It is no surprise that football is one of the world’s most popular sports, and that millions of fans around the world can focus on a single match at the highest level: 22 players go head-to-head to get possession of the ball in front of millions of eyes.
In reality, though, that’s not the whole story when it comes to watching a football game, and if we examine how much data we’re able to glean from a single game, we might just get a hint as to the reason why.
A sub-problem of วิเคราะห์บอล allows me to share my own experience in extracting as much knowledge as possible from broadcast-like video feeds of football matches.
Having A Problem
Even if you could get away with placing multiple fixed cameras around the field, the problem isn’t framed in an easy way, since extracting positional and semantic information from a single moving camera is hard to manipulate. Unfortunately, you probably wouldn’t be permitted to do that on a real stadium given the obvious budget and permission constraints.
There are a variety of ways (at least roughly) to process this video data on a budget and without having to leave your familiar chair.
Taking The Approach
We approached the task like any textbook (good) software engineer would: we decomposed the problem into smaller, more manageable and specific ones.
The division we came up with was as follows:
- Calculate the players’ position based on camera view and projection onto a 2D plane (referencing and homography estimation).
- Identification (i.e., that is, what and where are the players, the ball, and the referee).
- I need to know how to track entities between frames (aka object tracking).
- Is it possible to identify the players across frames? (i.e. how can I identify the players).
- Identifying the team that a player plays for (how do I figure out which team he plays for).
Starting with the overarching architecture of the system, we can then examine the details of the various tasks, from positional to semantic.
We receive a sequence of frames in input, then employ object detection (fields and entities) to process each of the frames sequentially. Once we have a series of nearly consecutive detections, we begin tracking each entity. We also project the position of each entity from frame to pitch coordinates as we estimate the field’s position relative to the camera. Furthermore, by identifying each player and assigning him to a team, we can keep track of his performance.
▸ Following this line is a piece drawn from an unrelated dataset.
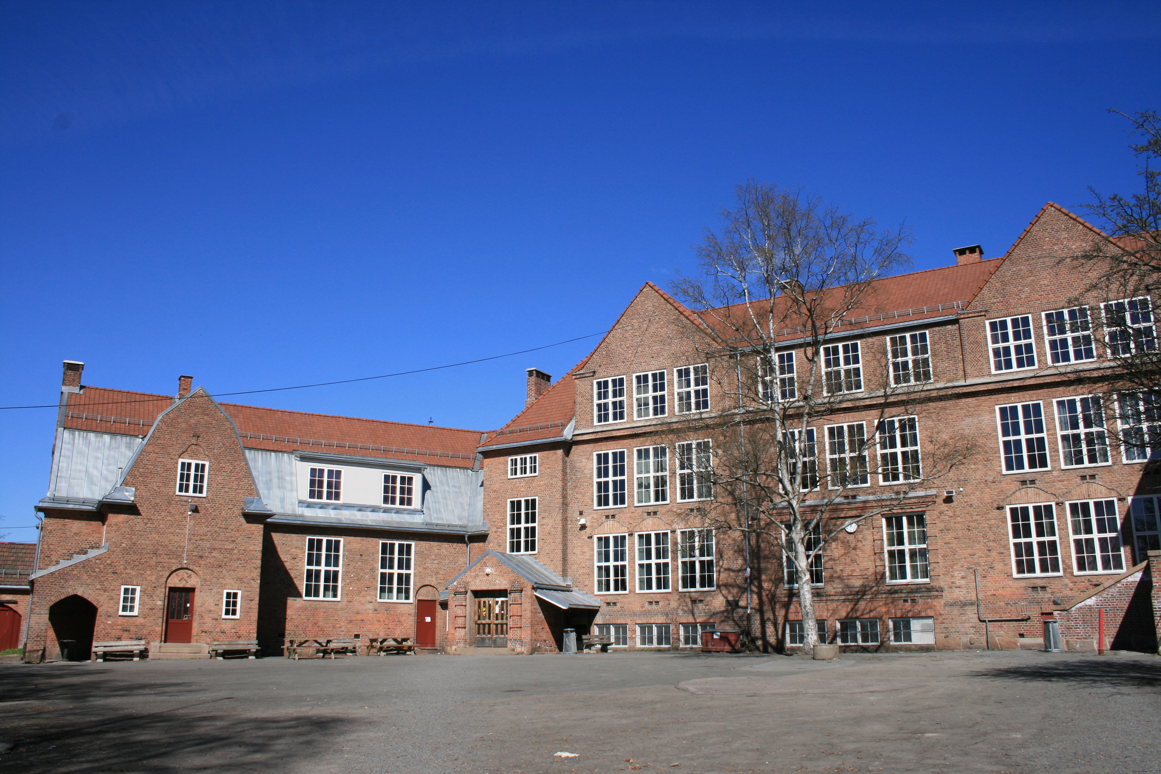 Grefsen videregående skole på Grefsen i Bydel Nordre Aker i Oslo. Arkitekt Kristian Biong. Fra 2013 Morellbakken skole.

Following that, we just repeat the video frame by frame until the end. We then proceed to a phase we refer to as smoothing, which entails looking back on the knowledge we have extracted frame by frame, and we do what is called “backward adjustments” in order to make trajectory detections and trajectories more comparable across the whole sequence.
From the moment we feed a frame into the system, we can now follow step-by-step what occurs inside.
Detecting Objects
When considering a problem like this from a ML perspective, the first thing you might notice is that finding labeled data with decent quality is hard. We can therefore turn to one of the most famous object detectors on the market: YoloV3.
If you crop the frame and expect the pre-trained net to deliver good results, then you will be disappointed. We used YOLO to feed the original resolution image to the network using a sliding window since accuracy was highly prioritized over speed here. Using this method, you will be able to distinguish consistently between players/referees, and the ball.